Этот ответ совсем не успокоил Федора. Но он не нашелся что еще сказать, а только покивал чуть заметно и вышел вон.

После окончания училища Федор хотел задержаться в Москве. Он цеплялся за любую возможность, но не было ни одного человека, который смог бы ему дать надлежащие референции. В итоге Лосев не без труда устроился учителем рисования и живописи в один подмосковный лицей. Очень скоро у него вспыхнул роман с директрисой. Женщина была много старше Федора и казалась ему несимпатичной. Ей же, напротив, очень приглянулся молодой педагог, и она утонула в своем страстном увлечении безвозвратно.

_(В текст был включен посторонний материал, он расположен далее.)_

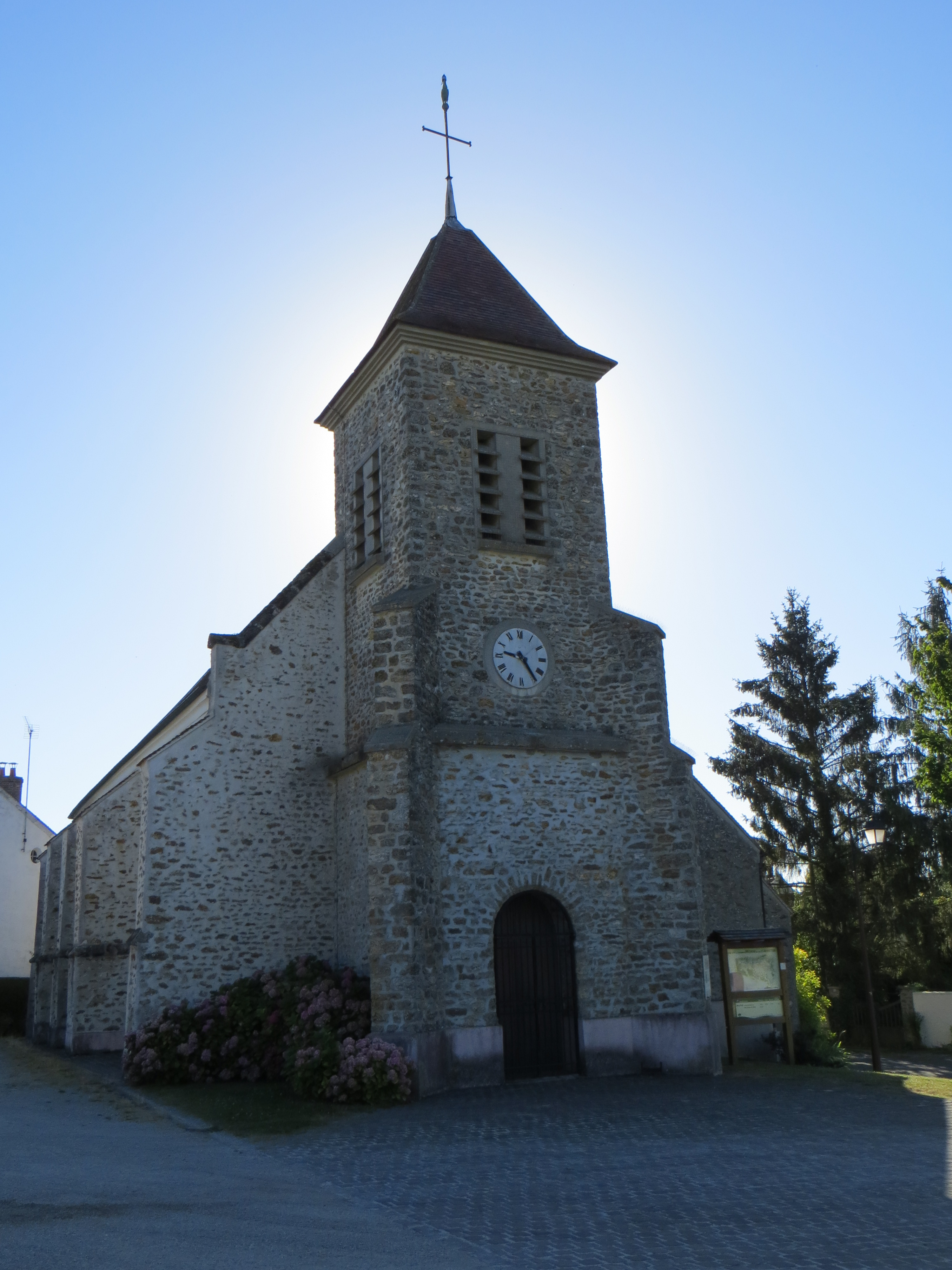 Vue générale de l'église

Так прошел год. Лосев чувствовал себя неуютно под насмешливыми или осуждающими взглядами коллег, но не мог остановить роман. Зато это оказалось по силам мужу директрисы. Федору порезали бритвой его единственную новую работу, приготовленную для экспозиции, и дали расчет, а женщина оказалась в больнице с многочисленными переломами и ушибами. Лосев был растоптан. Он неделю болтался по пивным и однажды средь бела дня заснул в той самой галерее, где собирался выставлять свои работы.

Чуть позже знакомый лоточник, торгующий возле метро газетами и книгами, помог Лосеву устроиться в редакцию одного умирающего еженедельника. Федор стал делать коллажи для первой полосы этого вялого издания и рисовать карикатуры – для последней. Занятие было прескучное, платили гроши, зато у него была куча свободного времени и свой кабинет-мастерская. Но работать для души уже не хотелось. То ли гибель предыдущих картин так сильно ранила Федора, то ли он просто устал еще на старте своей творческой биографии, только все его свободное время пропадало впустую. За три последующих года он не написал ни одного этюда, не сделал ни одного эскиза.